Four years ago, the watchword during the election campaign in Riverside School District 96 was “communication.”

And, true to their word, members of the school board did enact some measures to improve communication with the public. The amount of material made available online — board packets, planning documents, the e-backpacks, official communications from the board and administration — has been very helpful for anyone interested in finding out what the school board is considering.

Despite those efforts, “communication” remained an important aspect of the most recent election campaign. And for good reason. While the school board has made documents available, the board itself is still viewed as insular and opaque.

Part of that, we believe, is the result of advice the board received from its previous legal counsel, including the belief that it would somehow be a violation of the Open Meetings Act to answer a question from a resident about a topic not on the agenda during the open comment portion of board meetings. Or the decision by the board that it must speak with one voice on matters of great importance.

Both are nonsense. Residents deserve to have their questions answered, insofar as no confidential information is disseminated in the process. And there is no law, suggestions from the Illinois Association of School Boards aside, that requires one opinion on a subject be expressed by school boards.
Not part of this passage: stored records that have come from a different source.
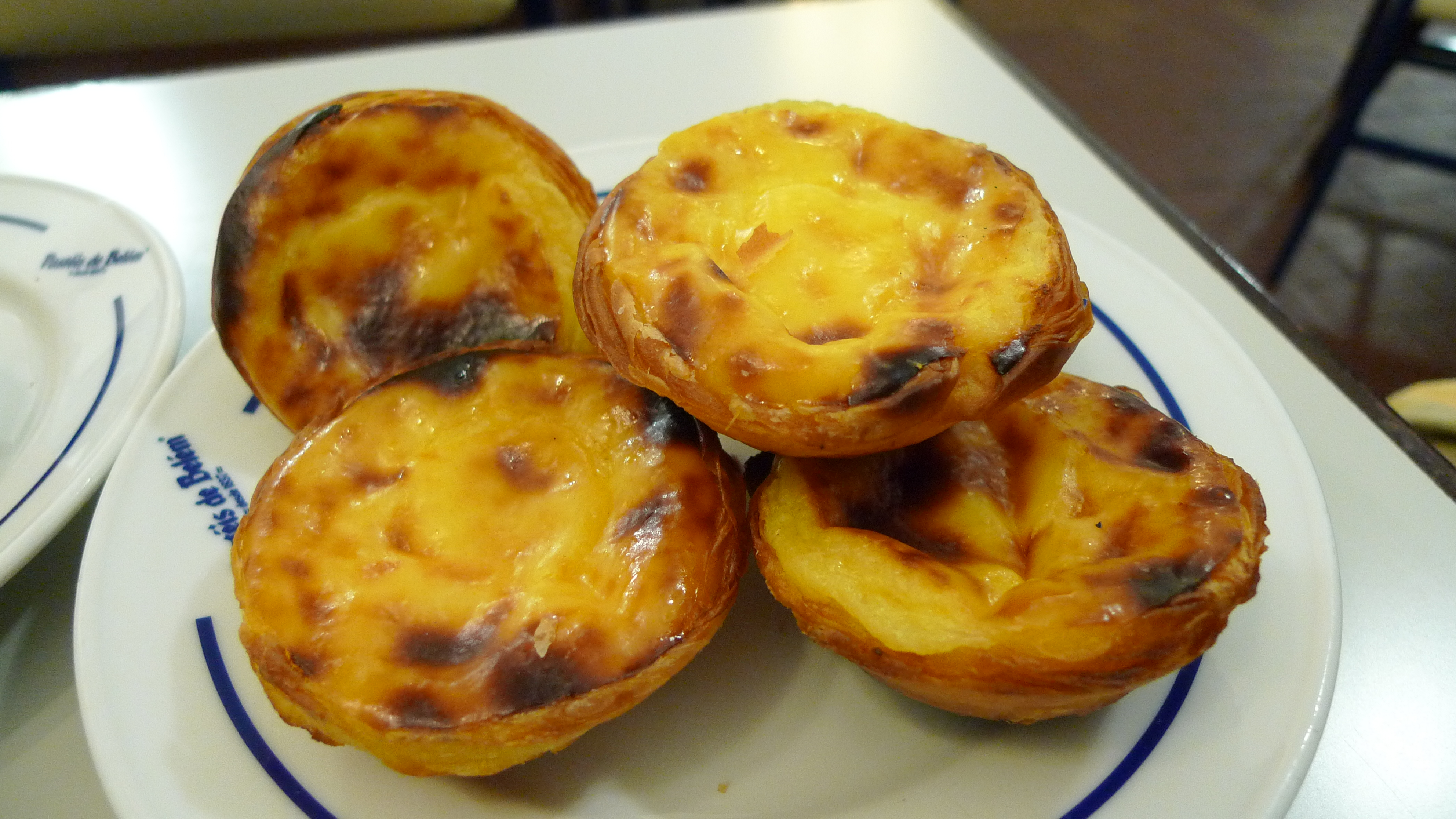 L1190316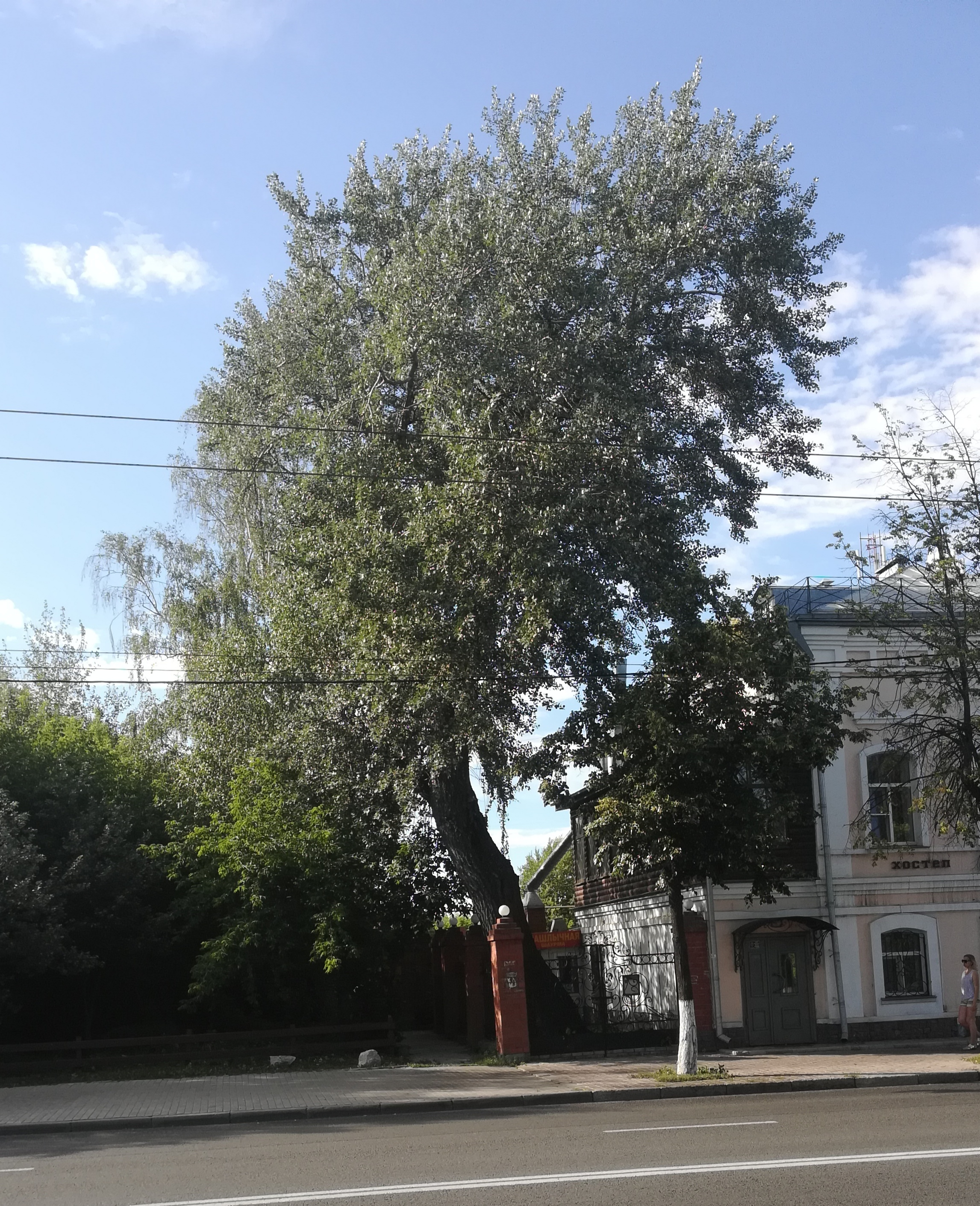 Столетий тополь во Владимире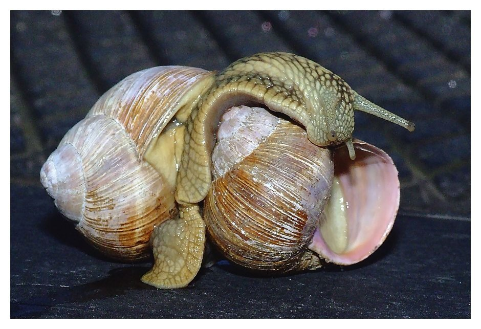 Helix pomatia

Part of the “communication” problem people have with D96 is that they get the impression they are confronted by a monolith whenever they have a question.

The board last night began a Q&A session prior to its board meeting, featuring two board members. The point of the sessions is for residents to be able to ask anything they want of the board, since the board won’t be constrained by rules regarding open meetings.
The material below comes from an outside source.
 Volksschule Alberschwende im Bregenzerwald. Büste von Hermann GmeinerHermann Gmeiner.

While we appreciate this attempt toward openness, we’re not convinced it’s either necessary or that it will prove effective in the long run. It will serve to steer potentially unpleasant questions and topics into a more private setting, which the board may desire, but our guess is that there will be a lot of “we’ll get back to you on that question” responses, since no one on this board feels comfortable speaking out of turn.

By July 1, there will have been many changes in D96. There will be a new superintendent, two new principals, three new board members and new board leadership.

It’s time for this school board to free itself from past practices and really start to open up to the community it serves. That means frank, open discussions between board members and with residents at board meetings. It means communicating directly with the public when they have questions, even if it’s uncomfortable to do so.

The D96 Board of Education truly is on the brink of a new era. Here’s hoping the board embraces the desire to open lines of communication with residents, who can also be a great resource for helping improve the district in the future.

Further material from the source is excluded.